Kyoto: Part 1
Kyoto is a city of over 1.5 million people, tiny by Chinese standards, and yet it has over 2000 temples and shrines including 17 designated as UNESCO World Heritage. Kyoto is synonymous with Geisha, cherry blossom and temples. We missed the blossom but glimpsed some Geisha and have seen a fair amount of shrines and temples. The history of the city is very expansive, being capital the city of Japan for over a 1000 years, it’s name means capital city. Many of the places we visited were actually old, a nice change to China where most places were replicas. However, many of the original temples in Kyoto caught fire, so most of our visits were to the rebuilt structures from the 1600s, a time of restoration. (I need to do a lot of reading on Japanese history). Kyoto has many beautiful areas and we have to thank our American cousins as they chose not to drop the Atomic bomb here, believing it to be an intellectual hub and a place of beauty. Kyoto was on the original shortlisted five cities to have the atomic bomb dropped on.
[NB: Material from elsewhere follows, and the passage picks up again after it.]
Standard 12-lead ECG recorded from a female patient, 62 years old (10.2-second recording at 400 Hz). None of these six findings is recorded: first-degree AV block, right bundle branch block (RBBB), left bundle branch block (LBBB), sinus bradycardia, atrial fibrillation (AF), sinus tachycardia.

The many historic sites are going through another round of restoration with scaffolding still on some famous places or luckily for us just being removed as was the case with the Phoenix Hall, a national treasure and on the ¥10 coin.
We arrived from Himeji by train, a short distance in comparison to our usual journeys of the last month or so. Japan being a similar size to the UK with an excellent transport system, making it easier to get around. Dropping our luggage off at the hotel we made our way to Nijo Castle. We decided to come here because it was listed by UNESCO and was near the hotel, we were changing hotels the next day. Nijo castle has been undergoing restoration and the covers had just come off the outside of the building. Inside there were many empty rooms with some paintings on the panels and Shoji. Not much to see and no information inside. We had made the assumption there would be information panels and chose not to get the audio guide. Instead we wandered in our socks on creeky floorboards looking at tatami mats and wood paneling.
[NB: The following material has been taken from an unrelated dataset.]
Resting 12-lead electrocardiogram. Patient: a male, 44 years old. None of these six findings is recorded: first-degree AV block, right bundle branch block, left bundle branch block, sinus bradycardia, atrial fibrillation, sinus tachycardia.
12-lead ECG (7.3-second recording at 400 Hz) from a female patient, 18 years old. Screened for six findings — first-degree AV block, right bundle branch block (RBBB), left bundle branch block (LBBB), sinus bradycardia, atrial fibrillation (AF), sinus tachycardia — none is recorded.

After this we went to the gardens, much nicer and no need for information as I can tell a tree when I see it!
Then it rained! We ploughed on as this was expected since it is rainy season. Our next stop was just up the road, so we thought. The rain got heavier and after 10 minutes the road was flooded and our single umbrella was not keeping us that dry. We turned back and headed for the subway and to check-in at the hotel. Japanese hotels don’t allow you to check-in until after 3pm and they stick to it belligerently. It was around 5pm anyhow, so we decided to plan the next few days in Kyoto, in order to try and visit as many World Heritage sites as possible. With over 2000 temples and shrines we decided this would be the best thing to do, we assumed UNESCO would pick the best places. It was still pouring down when we had finished planning and so we went to a restaurant nearby. We had a very succulent beef burger for tea, cooked in front of us. It was very nice. My burger was topped with real mozzarella and a beef tomato, Andrew had aubergine and something else on it. Tasty!
On our first day we learnt that Kyoto has as many restaurants as temples and that it really does rain lots in rainy season. We also found that it costs a lot more than the rest of Asia, understandably since the average salary is more than in the UK.
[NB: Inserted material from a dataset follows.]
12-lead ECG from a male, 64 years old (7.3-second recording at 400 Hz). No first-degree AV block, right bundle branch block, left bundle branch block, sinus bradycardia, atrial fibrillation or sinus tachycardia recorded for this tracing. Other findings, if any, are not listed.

We had the annoying task of changing hotels. It was the weekend when we arrived in Kyoto and the hotel we preferred was very expensive, so we’d spent the one night in a cheaper hotel then booked two nights in the next hotel once the weekend was over and prices came down.
Today was very humid! After confusion in the train station due to the fact it has an underground line and then a private underground line next to each other. We then bought the wrong day pass (a child’s one!) and we still got on the subway though. We only realised our error between stations and went to see a very nice Japanese Rail staff. He was polite and spoke fairly good English. Tickets swapped, we made it to our new hotel. Spotting a French Bakery, we bought a croissant and pain aux raisins. This area of Kyoto was full of bakeries and patisseries, good ones that use real butter. Yummy!
Our first stop was the To-ji Temple, which has a history dating back to the 8th century. Whilst Europe was in the dark ages, Japanese Emperors were embracing Buddhism, with the religion ‘coming’ to Japan from the Korean peninsular, which in turn came from China and Sri Lanka. Many cultural relics from China were brought to be housed in this temple complex and were housed in two huge halls.
Imagine an 8th century peasant coming to pray for a good harvest coming here. He’d be awestruck!
The original halls unfortunately burnt down. The main hall was reconstructed by Toyotomi Hideyori in 1603. This is the hall we saw on our visit and it was very impressive. Solid, dark wood with ornamental tiles on the roofs in a style called Irimoya. Inside there were lots of fanstatic carvings of Buddha and his followers but no photos were allowed.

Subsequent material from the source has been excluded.